# KNN

In [1]:
import pandas as pd
from math import sqrt

In [2]:
data = pd.DataFrame({
    'Height': [158,158,158,160,160,163,163,160,163,165,165,165,168,168,168,170,170,170], 
    'Weight': [58,59,63,59,60,60,61,64,64,61,62,65,62,63,66,63,64,68], 
    'Size': ['M','M','M','M','M','M','M','L','L','L','L','L','L','L','L','L','L','L']}
)
data

Unnamed: 0,Height,Weight,Size
0,158,58,M
1,158,59,M
2,158,63,M
3,160,59,M
4,160,60,M
5,163,60,M
6,163,61,M
7,160,64,L
8,163,64,L
9,165,61,L


In [3]:
def dist(test_h, test_w, train_h, train_w):
    return sqrt((test_h-train_h)**2 + (test_w-train_w)**2)

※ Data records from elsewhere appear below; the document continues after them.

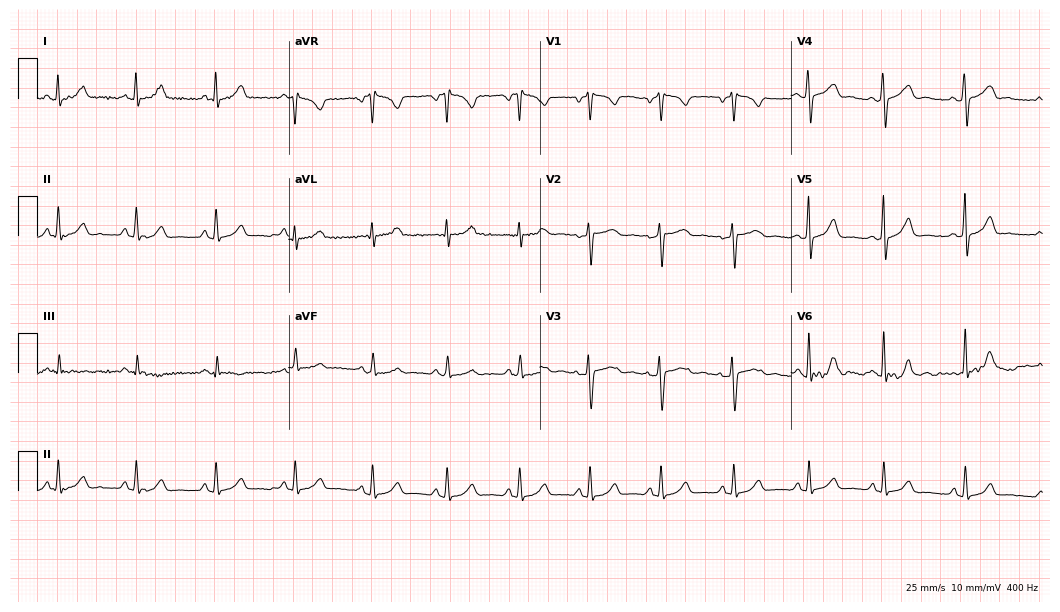
Standard 12-lead ECG recorded from a 31-year-old woman. None of these six findings is recorded: first-degree AV block, right bundle branch block, left bundle branch block, sinus bradycardia, atrial fibrillation, sinus tachycardia. Findings outside these six are not listed.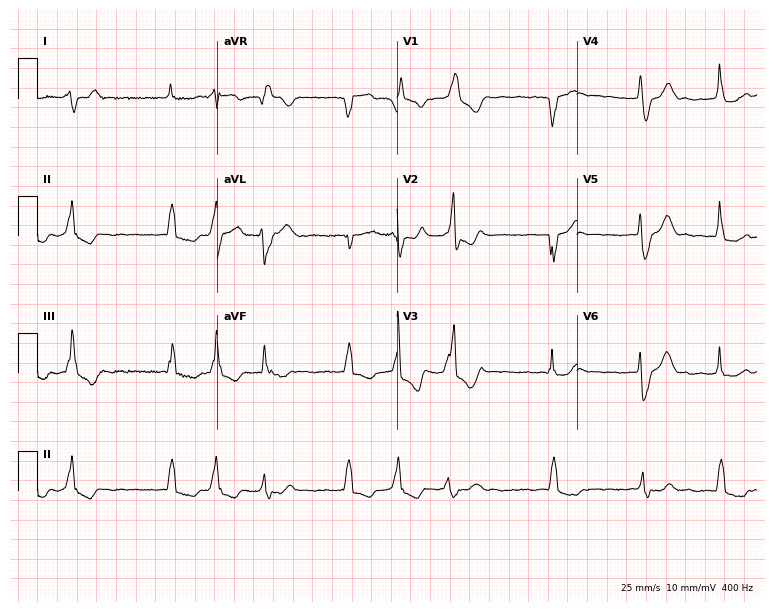
Standard 12-lead ECG recorded from a male patient, 76 years old. The tracing shows atrial fibrillation (AF).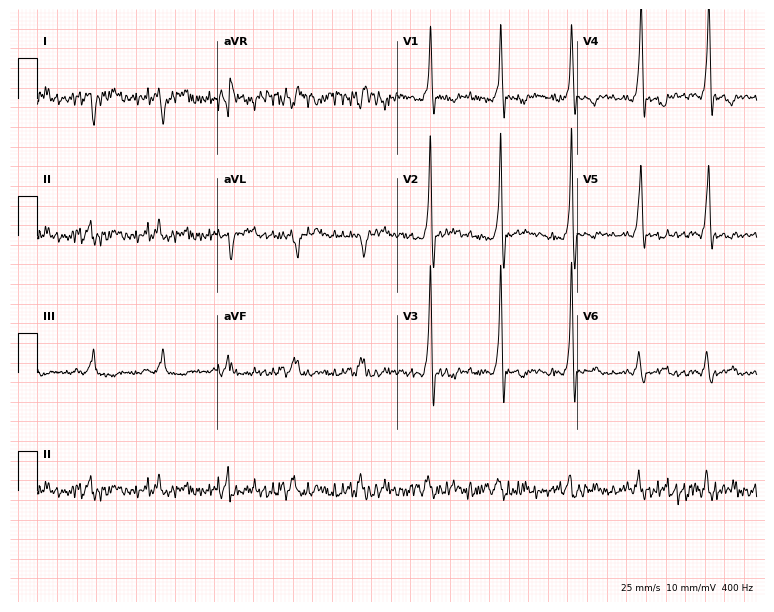
Resting 12-lead electrocardiogram (7.3-second recording at 400 Hz). Patient: a man, 30 years old. None of these six findings is recorded: first-degree AV block, right bundle branch block, left bundle branch block, sinus bradycardia, atrial fibrillation, sinus tachycardia. Only these six findings were labelled.

## Without Standardization

In [4]:
test_data = [161, 61]
distances = []
for i in range(len(data['Height'])):
    height = data['Height'][i]
    weight = data['Weight'][i]
    distances.append(dist(test_data[0],test_data[1], height, weight))

data['Distance'] = distances

sorted_data = data.sort_values('Distance')
sorted_data = sorted_data[:5]
sorted_data

Unnamed: 0,Height,Weight,Size,Distance
4,160,60,M,1.414214
6,163,61,M,2.0
3,160,59,M,2.236068
5,163,60,M,2.236068
7,160,64,L,3.162278


In [5]:
predicted_size = sorted_data.max()['Size']

print(f'{test_data[0]}cm height and {test_data[1]}kg weight person belongs to "{predicted_size}" size.')

161cm height and 61kg weight person belongs to "M" size.


## With Standardization

In [6]:
def standard(x, min, max):
    return (x - min) / (max - min)

In [7]:
max_h = max(data['Height'])
min_h = min(data['Height'])

max_w = max(data['Weight'])
min_w = min(data['Weight'])

print(f'Min Height: {min_h}')
print(f'Max Height: {max_h}\n')
print(f'Min Weight: {min_w}')
print(f'Max Weight: {max_w}')

Min Height: 158
Max Height: 170

Min Weight: 58
Max Weight: 68


In [8]:
new_heights = []
new_weights = []
for i in range(len(data['Height'])):
    height = data['Height'][i]
    weight = data['Weight'][i]

    new_heights.append(standard(height, min_h, max_h))
    new_weights.append(standard(weight, min_w, max_w))

data['Height'] = new_heights
data['Weight'] = new_weights
data

Unnamed: 0,Height,Weight,Size,Distance
0,0.0,0.0,M,4.242641
1,0.0,0.1,M,3.605551
2,0.0,0.5,M,3.605551
3,0.166667,0.1,M,2.236068
4,0.166667,0.2,M,1.414214
5,0.416667,0.2,M,2.236068
6,0.416667,0.3,M,2.0
7,0.166667,0.6,L,3.162278
8,0.416667,0.6,L,3.605551
9,0.583333,0.3,L,4.0


In [9]:
test_data = [161, 61]
# standardized the testing data height
test_data[0] = standard(test_data[0], min_h, max_h)
# standardize the testing data weight
test_data[1] = standard(test_data[1], min_w, max_w)
test_data

[0.25, 0.3]

In [10]:
distances = []
for i in range(len(data['Height'])):
    height = data['Height'][i]
    weight = data['Weight'][i]
    distances.append(dist(test_data[0],test_data[1], height, weight))

data['Distance'] = distances
data

Unnamed: 0,Height,Weight,Size,Distance
0,0.0,0.0,M,0.390512
1,0.0,0.1,M,0.320156
2,0.0,0.5,M,0.320156
3,0.166667,0.1,M,0.216667
4,0.166667,0.2,M,0.130171
5,0.416667,0.2,M,0.194365
6,0.416667,0.3,M,0.166667
7,0.166667,0.6,L,0.311359
8,0.416667,0.6,L,0.343188
9,0.583333,0.3,L,0.333333


In [11]:
sorted_data = data.sort_values('Distance')
sorted_data = sorted_data[:5]
sorted_data

Unnamed: 0,Height,Weight,Size,Distance
4,0.166667,0.2,M,0.130171
6,0.416667,0.3,M,0.166667
5,0.416667,0.2,M,0.194365
3,0.166667,0.1,M,0.216667
7,0.166667,0.6,L,0.311359


In [12]:
predicted_size = sorted_data.max()['Size']

print(f'After standardization, 161cm height and 61kg weight person belongs to "{predicted_size}" size.')

After standardization, 161cm height and 61kg weight person belongs to "M" size.